This week we sit down with Kelly Sims, a Navy veteran, CPA, and one of the OG Bikram yoga practitioners who's been showing up on the mat since around 2000—back when the rooms were hotter, the discipline was stricter, and people wore Speedos unironically.
Kelly came to yoga the way a lot of people do: something was broken. In her case, it was her knee. She was a runner who loved the high, loved the hills, loved the whole thing—until her knee started crunching going up stairs. Physical therapy wasn't cutting it, so a coworker at BJC said the magic words: "You need to come to hot yoga." No instructions. No guidance on what to wear. Just "come."
So Kelly showed up in cotton jogging pants and a t-shirt. In a 105-degree room. With people screaming at her to lock her knees and open her eyes. And somehow, she fell in love with it.
What follows is one of the most entertaining yoga origin stories we've heard. Kelly practiced Bikram for over a decade—through the strict era when teachers would clap at you, when you couldn't leave the room, when they'd pack bodies so close together you could touch someone's back on either side with your arms extended. She watched yoga competitions happen (yes, with judges and winners), saved a man from hitting the floor when he passed out mid-class (he was getting a pacemaker installed on Monday, because apparently his wife thought Bikram was a good pre-surgery activity), and once threw up so violently after eating a Whole Foods salad that she "painted the wall" on her way out of dancer pose.
But this episode isn't just about wild Bikram stories.
Kelly and Roxanne met as student and teacher at Yoga Six and quickly discovered they're basically the same person—same sense of dark humor, same coping mechanisms, same life outlook. They even left their marriages on the exact same day without knowing it. That coincidence turned a yoga friendship into something more like sisterhood.

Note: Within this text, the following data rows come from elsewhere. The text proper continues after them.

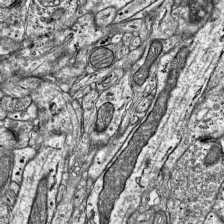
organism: Mouse
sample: Visual Cortex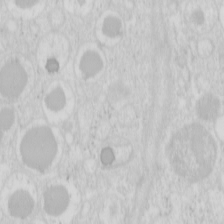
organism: Mouse
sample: Pancreas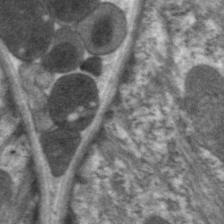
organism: C. elegans
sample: Pharynx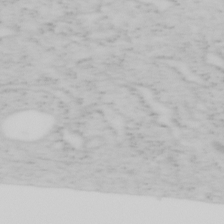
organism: Mouse
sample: OT-I killer T cells with ID8 ovarian cancer cells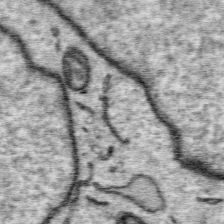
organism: Human
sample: HeLa cells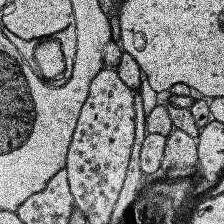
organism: Human
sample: Temporal Lobe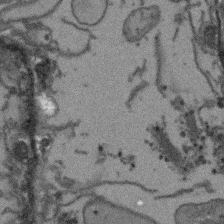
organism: Arabidopsis thaliana
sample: Root tip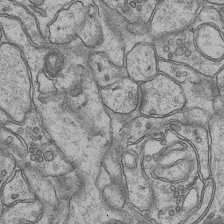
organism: Mouse
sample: CA1 Hippocampus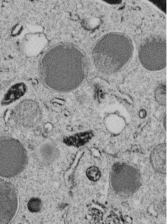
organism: C. elegans
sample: C. elegans embryo early stage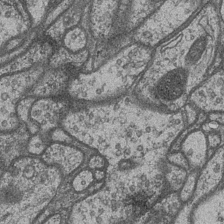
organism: Drosophila
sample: Optic medulla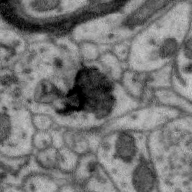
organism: Zebra finch
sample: Brain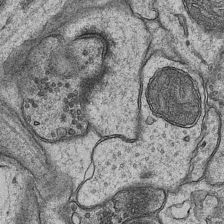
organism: Mouse
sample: CA1 Hippocampus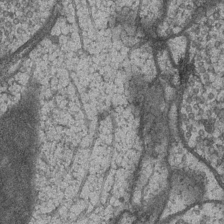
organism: Drosophila
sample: Optic medulla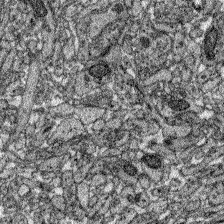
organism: Zebrafish
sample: Larval olfactory bulb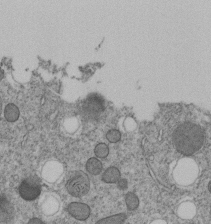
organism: C. elegans
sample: C. elegans embryo early stage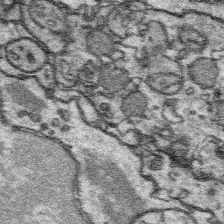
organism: Platynereis dumerilii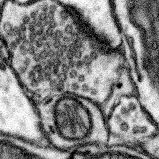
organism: Mouse
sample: Somatosensory cortex neuropil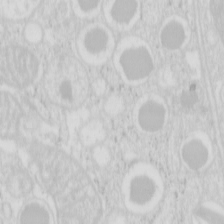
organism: Mouse
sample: Pancreas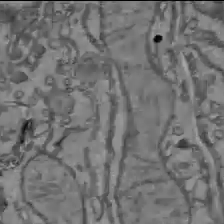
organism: C57BL Mouse
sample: Liver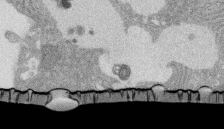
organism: Rat
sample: Salivary granule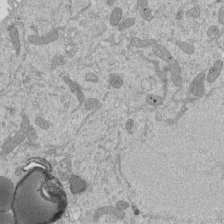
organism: Mouse
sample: ED-1 cell nuclei; centrioles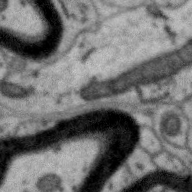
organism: Zebra finch
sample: Brain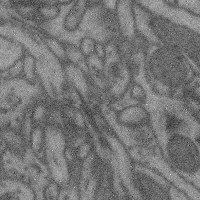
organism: Mouse
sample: Cerebral cortex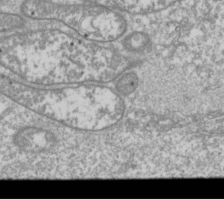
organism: Drosophila
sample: Cell division; meiosis; drosophila spermatocytes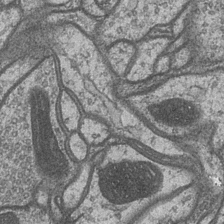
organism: Drosophila
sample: Optic medulla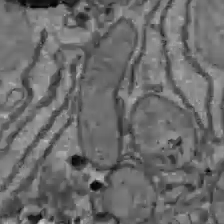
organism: C57BL Mouse
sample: Liver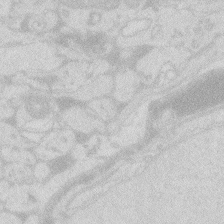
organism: Zebrafish
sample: Macrophage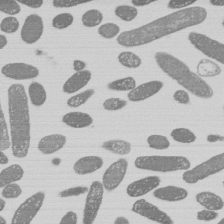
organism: E. coli
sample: Bacterial nucleoid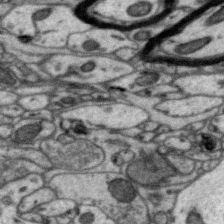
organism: Zebra finch
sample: Brain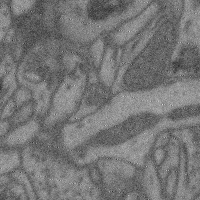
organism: Mouse
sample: Cerebral cortex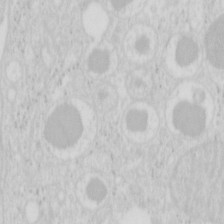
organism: Mouse
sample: Pancreas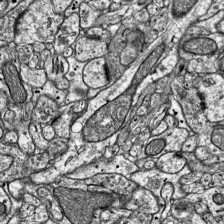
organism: Mouse
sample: Visual Cortex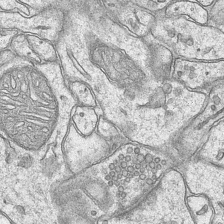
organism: Mouse
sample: CA1 Hippocampus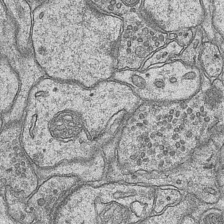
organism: Mouse
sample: CA1 Hippocampus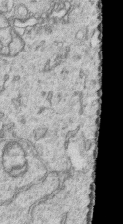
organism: Human
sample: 1205lu cells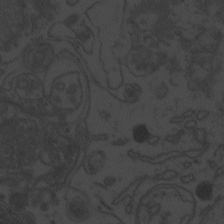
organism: Zebrafish
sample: Macrophage infected with Toxoplasma gondii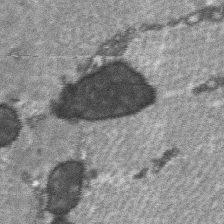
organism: C57BL Mouse
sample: Soleus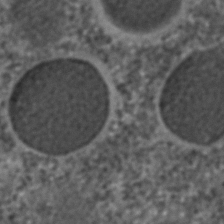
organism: C. elegans
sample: C. elegans embryo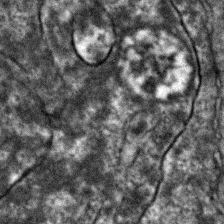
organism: Zebrafish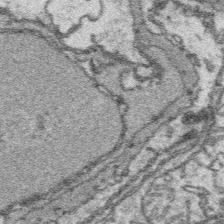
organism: Platynereis dumerilii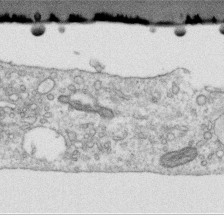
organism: Human
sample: Centriole in RPE cells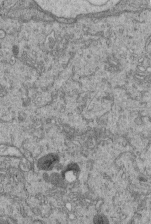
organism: Human
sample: Retinal organoid Rod and Cone cells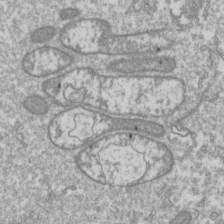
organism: Drosophila
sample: Cell division; meiosis; drosophila spermatocytes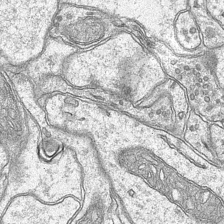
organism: Mouse
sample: CA1 Hippocampus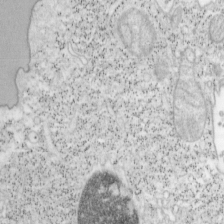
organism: Mouse
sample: OT-I killer T cells with ID8 ovarian cancer cells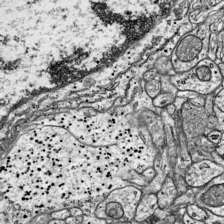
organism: Mouse
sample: Visual Cortex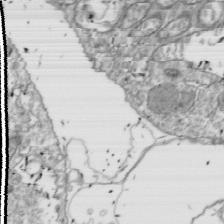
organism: Drosophila
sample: Cell division; meiosis; drosophila spermatocytes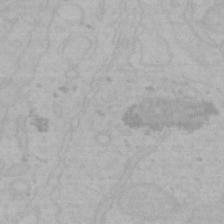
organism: Mouse
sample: Choroid plexus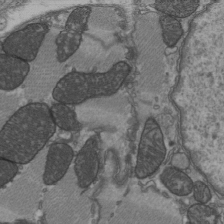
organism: C57BL Mouse
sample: Heart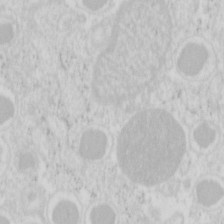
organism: Mouse
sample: Pancreas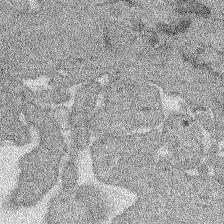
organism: Human
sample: HeLa cells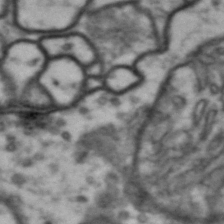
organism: Drosophila
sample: Brain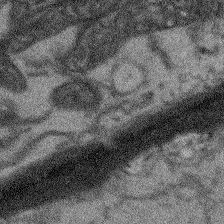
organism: Arabidopsis thaliana
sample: Root tip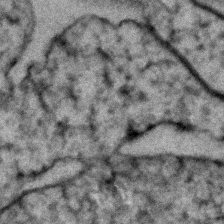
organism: Zebrafish
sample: Zebrafish embryo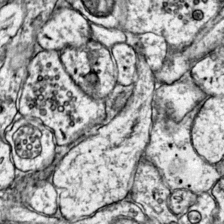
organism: Mouse
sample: Primary visual cortex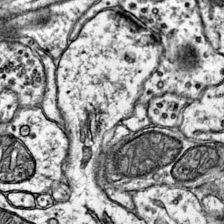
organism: Mouse
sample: Primary visual cortex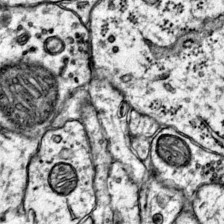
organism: Mouse
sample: Primary visual cortex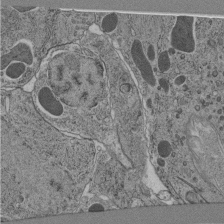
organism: C. elegans
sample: C. elegans pharynx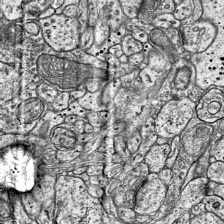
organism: Mouse
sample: Visual Cortex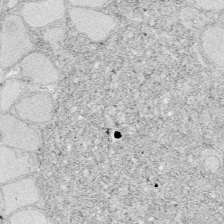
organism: Zebrafish
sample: Whole-Brain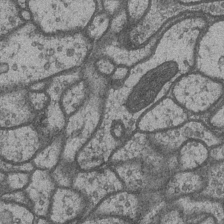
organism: Drosophila
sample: Optic medulla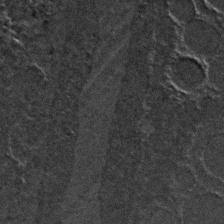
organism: C. elegans
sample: C. elegans embryo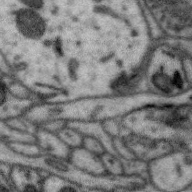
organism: Zebra finch
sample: Brain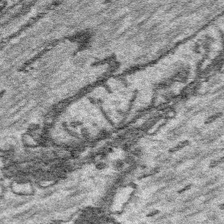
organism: Platynereis dumerilii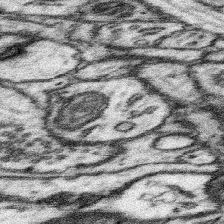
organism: Mouse
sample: Somatosensory cortex neuropil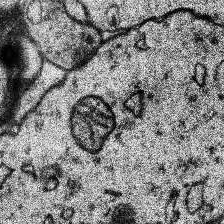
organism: Human
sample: Temporal Lobe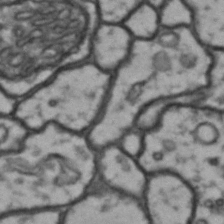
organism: Drosophila
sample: Brain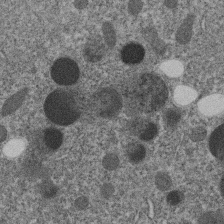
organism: C. elegans
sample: C. elegans embryo early stage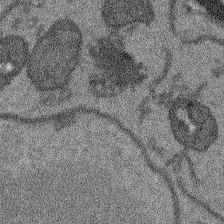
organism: Arabidopsis thaliana
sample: Root tip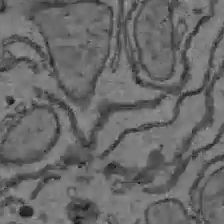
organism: C57BL Mouse
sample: Liver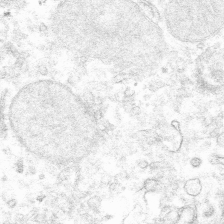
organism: Mouse
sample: Mouse hepatocytes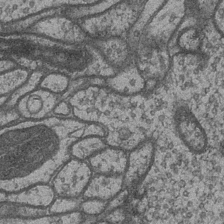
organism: Drosophila
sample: Optic medulla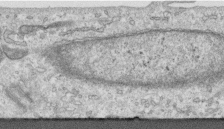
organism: Human
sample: Centriole in RPE cells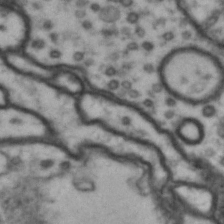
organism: Drosophila
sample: Brain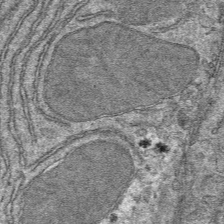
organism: Mouse
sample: Mouse hepatocytes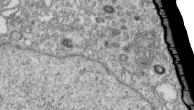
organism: Human
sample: HeLa cell HIV synapse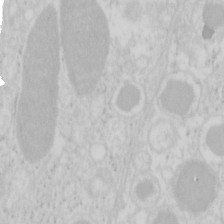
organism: Mouse
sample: Pancreas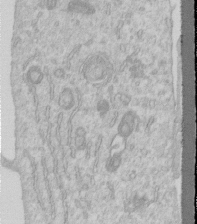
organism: Human
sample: Centriole in RPE cells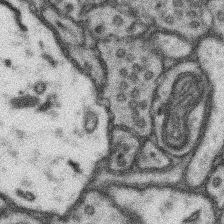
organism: Mouse
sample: Somatosensory cortex neuropil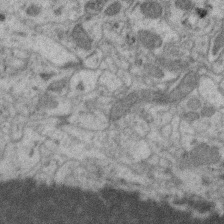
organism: Zebra finch
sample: Brain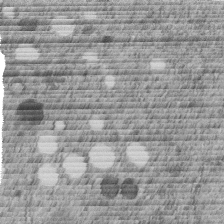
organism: C. elegans
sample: C. elegans embryo early stage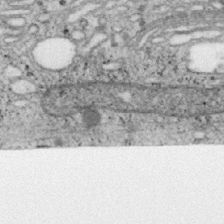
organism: Mouse
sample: OT-I killer T cells with ID8 ovarian cancer cells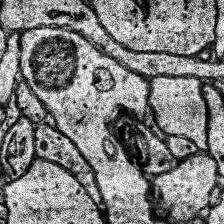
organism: Human
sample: Temporal Lobe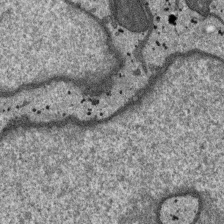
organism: Human
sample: Lung epithelial cells, uninfected (mock) control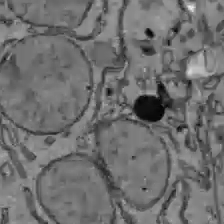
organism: C57BL Mouse
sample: Liver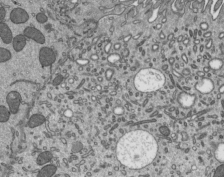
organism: Mouse
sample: Mouse epididymis efferent ductule cilia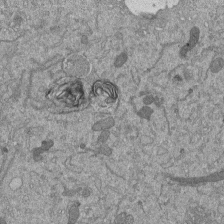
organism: Mouse
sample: ED-1 cell nuclei; centrioles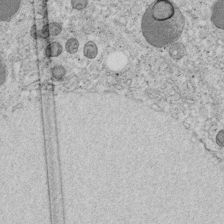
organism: C. elegans
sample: C. elegans embryo early stage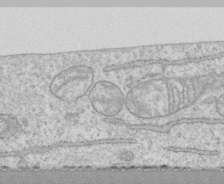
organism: Human
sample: CRL-1474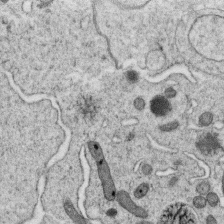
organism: C. elegans
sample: C. elegans oocyte; sperm cells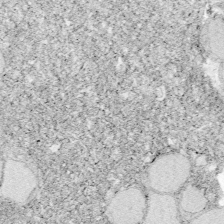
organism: Zebrafish
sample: Whole-Brain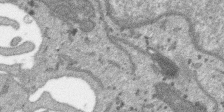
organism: Human
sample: Lung epithelial cells infected with SARS-CoV-2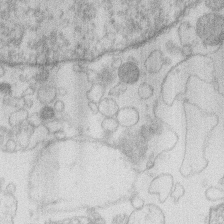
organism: Human
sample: Macrophage cells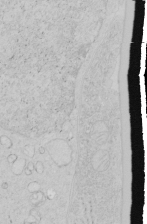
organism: Human
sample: Mitochondria in HCT116 cells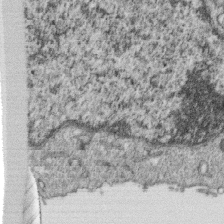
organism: African green monkey
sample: Vero E6 cells infected with SARS-CoV-2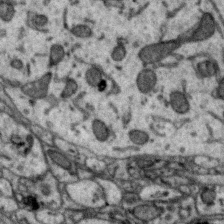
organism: Zebra finch
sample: Brain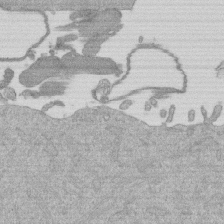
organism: Mouse
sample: Dividing mouse embryo 1 cell stage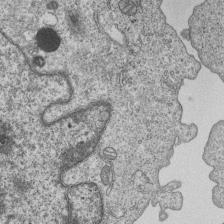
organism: Human
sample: MDA-MB-231 cells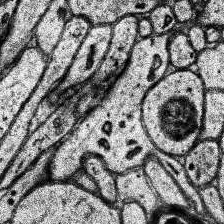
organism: Human
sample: Temporal Lobe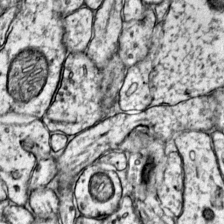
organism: Mouse
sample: Primary visual cortex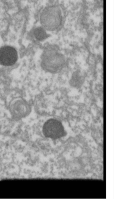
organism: Drosophila
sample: Cell division; meiosis; drosophila spermatocytes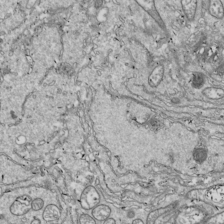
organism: Drosophila
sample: Cell division; meiosis; drosophila spermatocytes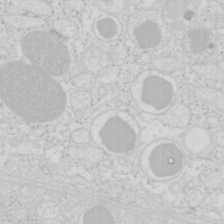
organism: Mouse
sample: Pancreas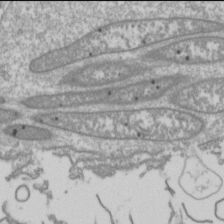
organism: Drosophila
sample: Cell division; meiosis; drosophila spermatocytes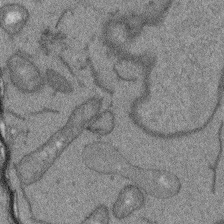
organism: Arabidopsis thaliana
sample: Root tip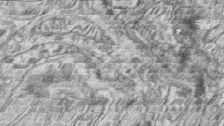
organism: Zebrafish
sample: synaptic ribbons in rod cells and cone cells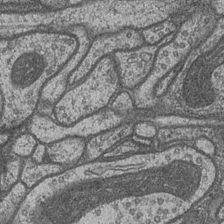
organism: Drosophila
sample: Optic medulla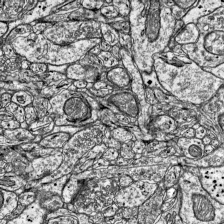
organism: Mouse
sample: Visual Cortex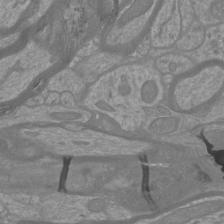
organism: Mouse
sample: Cortical neurons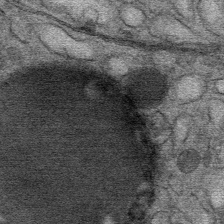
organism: Mouse
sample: Mouse Salivary gland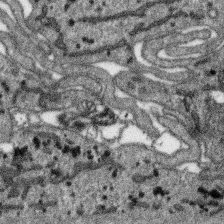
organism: Human
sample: Lung epithelial cells infected with SARS-CoV-2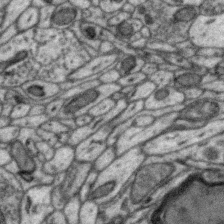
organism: Zebra finch
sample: Brain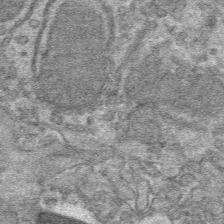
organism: Mouse
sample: Mouse hepatocytes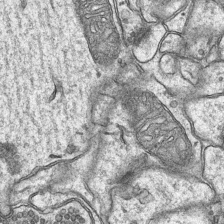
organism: Mouse
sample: CA1 Hippocampus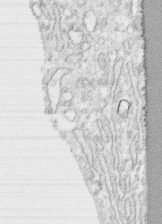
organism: Human
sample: CRL-1474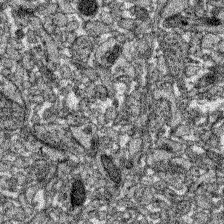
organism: Zebrafish
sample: Larval olfactory bulb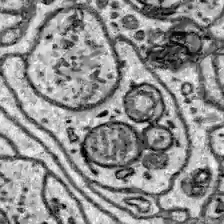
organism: Zebrafish
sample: Brain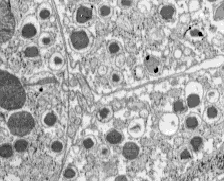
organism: C57BL Mouse
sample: Pancreatic islet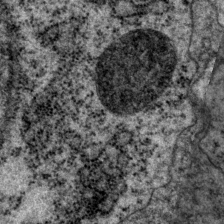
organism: P. pacificus
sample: Pharynx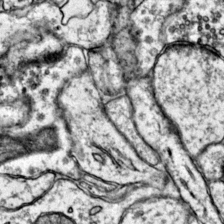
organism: Mouse
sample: Primary visual cortex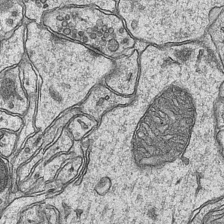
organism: Mouse
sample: CA1 Hippocampus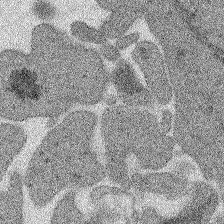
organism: Human
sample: HeLa cells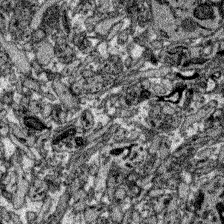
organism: Zebrafish
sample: Larval olfactory bulb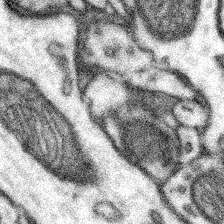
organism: Mouse
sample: Somatosensory cortex neuropil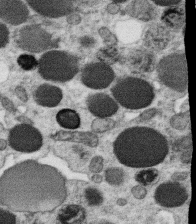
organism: C. elegans
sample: C. elegans oocyte; sperm cells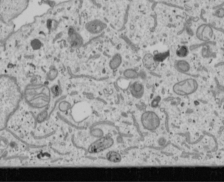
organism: Human
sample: Mitochondria in U2OS cells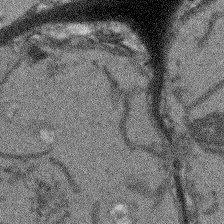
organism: Arabidopsis thaliana
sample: Root tip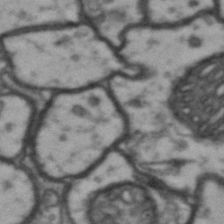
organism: Drosophila
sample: Brain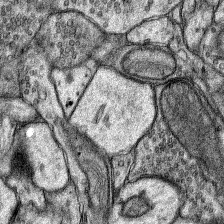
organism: Rat
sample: Hippocampus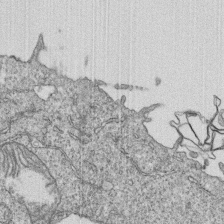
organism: Human
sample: HeLa cell HIV synapse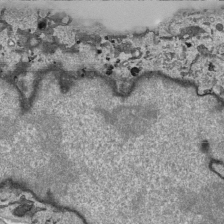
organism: Human
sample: Mitochondria in HCT116 cells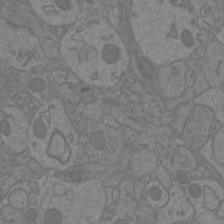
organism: Mouse
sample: Cortical neurons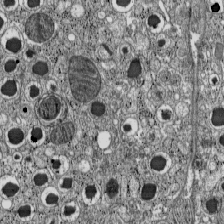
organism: C57BL Mouse
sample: Pancreatic islet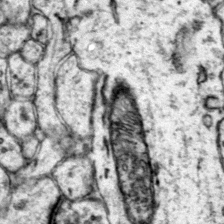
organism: Mouse
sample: Primary visual cortex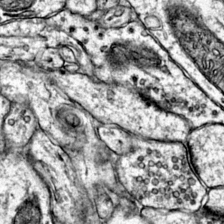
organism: Mouse
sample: Primary visual cortex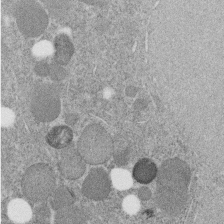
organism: C. elegans
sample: C. elegans embryo early stage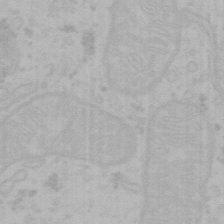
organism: Mouse
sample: Choroid plexus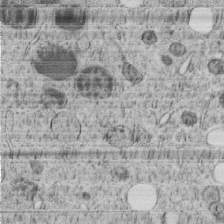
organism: C. elegans
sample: C. elegans embryo early stage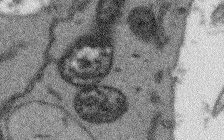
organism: Arabidopsis thaliana
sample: Root tip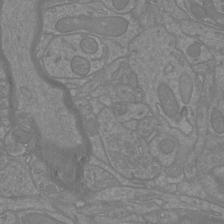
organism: Mouse
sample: Cortical neurons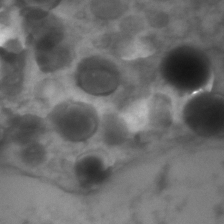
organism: Zebrafish
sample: Zebrafish embryo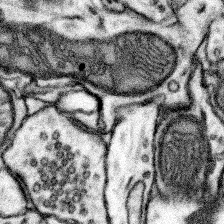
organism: Mouse
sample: Somatosensory cortex neuropil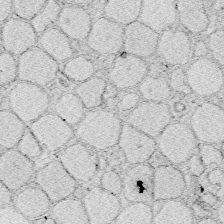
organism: Zebrafish
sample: Whole-Brain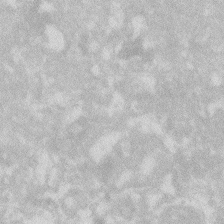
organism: Zebrafish
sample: Macrophage

We get into Kelly's time in the Navy, including a night in a Tijuana jail after a brawl that started with something called "poppers" (not what you're thinking—it's where they pour alcohol down your throat and shake your whole body). We discuss her two other arrests, including one in St. Louis for a warrant she didn't know she had, where she got her first Hot Pocket and a Capri Sun while waiting to be bailed out.
Kelly talks honestly about what it's like to be a Black woman walking into predominantly white yoga spaces—and why she makes a point to welcome other Black students when she sees them. She's also refreshingly honest about not always noticing because she's been "the odd one out" her whole life and has learned to just exist in her own world.
The conversation touches on everything from whether yoga people have superior immune systems (Kelly's theory: all that shared sweat builds antibodies), to the absurdity of COVID protocols in yoga studios, to why Kelly can't skip yoga during tax season without wanting to "yell at people." Yoga, she says, is what keeps her kind during the most stressful months of the year. It's not about flexibility or achieving perfect poses—it's about perspective, grounding, and staying human when the IRS is breathing down your clients' necks.
We also bond over the real reason Kelly prefers 6 AM classes: so she can drink as much coffee as she wants afterward.
This is a conversation between friends—messy, tangential, punctuated by inside jokes and genuine affection. It's also a window into what 25 years of consistent yoga practice actually looks like: not perfection, not enlightenment, just showing up, staying mobile, sleeping better, and occasionally catching strangers before they hit the floor.
If you've ever felt like mainstream yoga culture wasn't made for you, Kelly Sims is proof that it doesn't have to be. You can curse on the way into the parking lot, flip someone off, walk into class, and become friends with them by the time you leave. That's the real yoga.